Исходная таблица с сырыми данными.

In [45]:
query_entries_src = "CREATE TABLE entries_src(" \
    "id INTEGER PRIMARY KEY," \
    "full_name VARCHAR(255) NOT NULL," \
    "event_dt TIMESTAMP NOT NULL," \
    "status VARCHAR(32) NOT NULL," \
    "CONSTRAINT unique_full_name_event_dt UNIQUE (full_name, event_dt)," \
    "CONSTRAINT valid_status CHECK (status IN ('Вход', 'Выход', 'Доступ запрещён'))" \
");"

with engine.connect() as conn:
    with conn.begin():
        conn.execute(text(query_entries_src))

Целевая таблица с интервалами пребывания сотрудников на рабочем месте.

In [46]:
query_intervals_tgt = "CREATE TABLE intervals_tgt(" \
    "id INTEGER PRIMARY KEY," \
    "full_name VARCHAR(255) NOT NULL," \
    "enter_dt TIMESTAMP NOT NULL," \
    "exit_dt TIMESTAMP," \
    "CONSTRAINT unique_full_name_enter_dt UNIQUE (full_name, enter_dt)" \
");"

with engine.connect() as conn:
    with conn.begin():
        conn.execute(text(query_intervals_tgt))

Целевая таблица с рабочими днями сотрудников.

In [47]:
query_workdays_tgt = "CREATE TABLE workdays_tgt(" \
    "id INTEGER PRIMARY KEY," \
    "full_name VARCHAR(255) NOT NULL," \
    "report_dt TIMESTAMP NOT NULL," \
    "enter_dt TIMESTAMP NOT NULL," \
    "exit_dt TIMESTAMP," \
    "CONSTRAINT unique_full_name_report_dt UNIQUE (full_name, report_dt)" \
");"

with engine.connect() as conn:
    with conn.begin():
        conn.execute(text(query_workdays_tgt))

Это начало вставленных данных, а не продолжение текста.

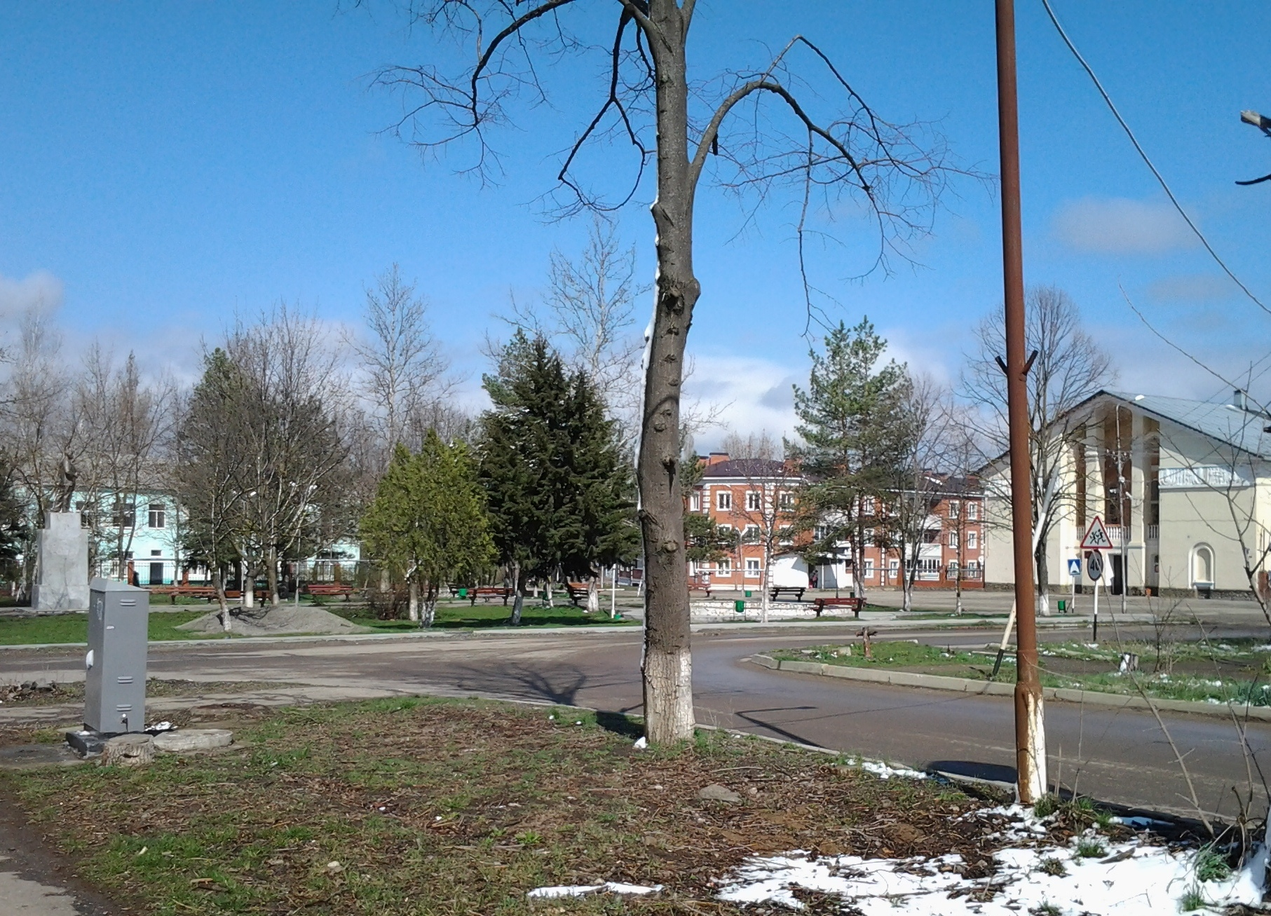 вид на Дом Культуры и парка поселка Черноморского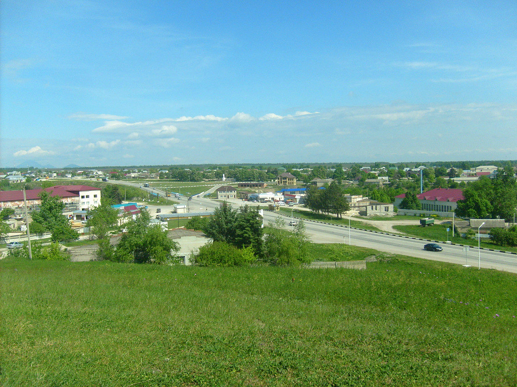 Посёлок Залукокоаже в Зольском районе КБР

### Агрегированная информация

In [48]:
query_aggregated_info_tgt = """
    CREATE TABLE aggregated_info_tgt (
        id SERIAL PRIMARY KEY,
        full_name VARCHAR(255) NOT NULL,
        month VARCHAR(7) NOT NULL,
        
        workdays_count INTEGER NOT NULL,
        on_time_count INTEGER NOT NULL,
        
        late_0_15 INTEGER NOT NULL,
        late_15_30 INTEGER NOT NULL,
        late_30_60 INTEGER NOT NULL,
        late_60_plus INTEGER NOT NULL,
        
        full_day_count INTEGER NOT NULL,
        short_day_count INTEGER NOT NULL,
        
        avg_worktime NUMERIC(5, 2) NOT NULL
);

"""

with engine.connect() as conn:
    with conn.begin():
        conn.execute(text(query_aggregated_info_tgt))

## Загрузка датасета

In [49]:
df = pd.read_csv("data/source/entries.csv")
df.index.name = "id"

query_insert_entries = "INSERT INTO entries_src (id, full_name, event_dt, status)" \
    "VALUES (:id, :full_name, :event_dt, :status);"

records = df.reset_index().to_dict(orient="records")

with engine.connect() as conn:
    with conn.begin():
        for record in records:
            conn.execute(text(query_insert_entries), record)